Questo fu l’evento scatenante che spaccò l’opinione pubblica in due e, a ben pensare, persino la giustizia.
Vincenzo Muccioli, venne arrestato, dopo che le forze dell’ordine fecero irruzione a San Patrignano.
L’accusa era quella di : sequestro di persona.
Dalle testimonianze raccolte fu possibile stabilire che all’interno della comunità, nel bene o nel male, i membri – qualora venisse ritenuto idoneo -venivano picchiati e legati in luoghi degradanti e, neanche a dirlo, senza alcun rispetto delle norme igienico sanitarie.
Condannato in primo grado e assolto in appello, Muccioli supportato da particolari amicizie era diventato, nel frattempo, l’uomo più popolare d’Italia.
Accarezzato dalla politica e conteso dalle televisioni, il suo metodo venne considerato quasi all’unanimità insindacabile.
Tutto ciò, fin quando due ospiti non volarono dal balcone e un terzo, con la scusa della pena rieducativa, non venne picchiato a morte dai membri della comunità stessa, i quali si preoccuparono di far sparire il cadavere che misteriosamente giunse a Napoli.
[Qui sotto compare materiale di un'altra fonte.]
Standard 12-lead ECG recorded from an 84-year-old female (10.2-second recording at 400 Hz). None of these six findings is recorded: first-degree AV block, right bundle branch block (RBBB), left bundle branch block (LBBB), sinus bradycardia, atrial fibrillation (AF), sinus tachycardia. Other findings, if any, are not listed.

A fronte di tre morti e qualche violazione dei diritti umani, però, migliaia di persone si disintossicarono e altre restarono a San Patrignano per sempre. Nel frattempo, San Patrignano era divenuta una città a tutti gli effetti, all’interno della stessa venne costruito un ospedale per curare gli ospiti della comunità.
Sostanzialmente San Patrignano risultava essere così completa e servita, che per uscirne erano rimaste solo due possibilità: o ne uscivi disintossicato oppure dentro una bara.
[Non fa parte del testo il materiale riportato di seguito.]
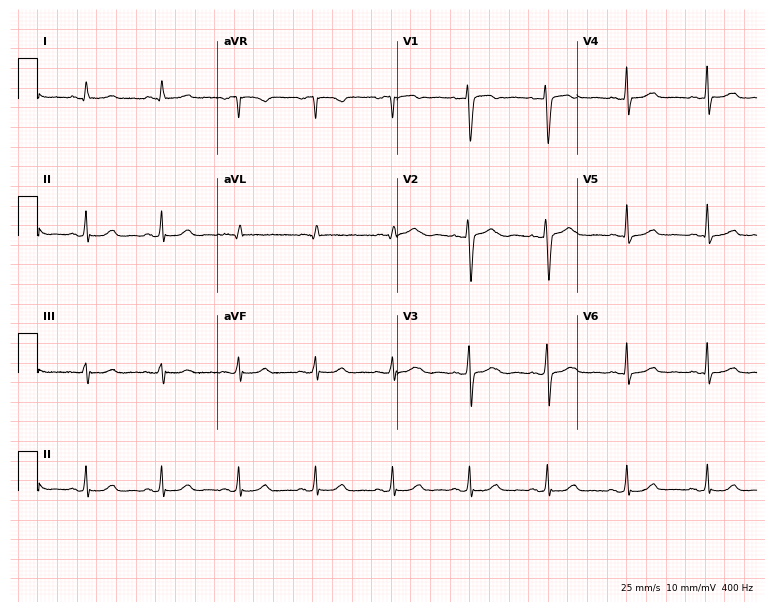
ECG — a woman, 42 years old. Screened for six findings — first-degree AV block, right bundle branch block, left bundle branch block, sinus bradycardia, atrial fibrillation, sinus tachycardia — none is recorded.

Più di quarant’anni dopo, l’interrogativo resta lo stesso: il fine giustifica i mezzi?
Il consenso ad essere trattenuti con la forza, prestato nella sottoscrizione del contratto tra il membro e il Muccioli, doveva essere considerato irrevocabile?
In buona sostanza, per quanto detto dalla Corte d’appello, a cosa andavi incontro lo sapevi, era la droga a spingerti a scappare e quindi Muccioli era stato bravo.
Se il fine giustifica i mezzi è un interrogativo che lascio ad ognuno di voi, a me resta la consapevolezza che la dignità umana non soffre di crisi d’astinenza.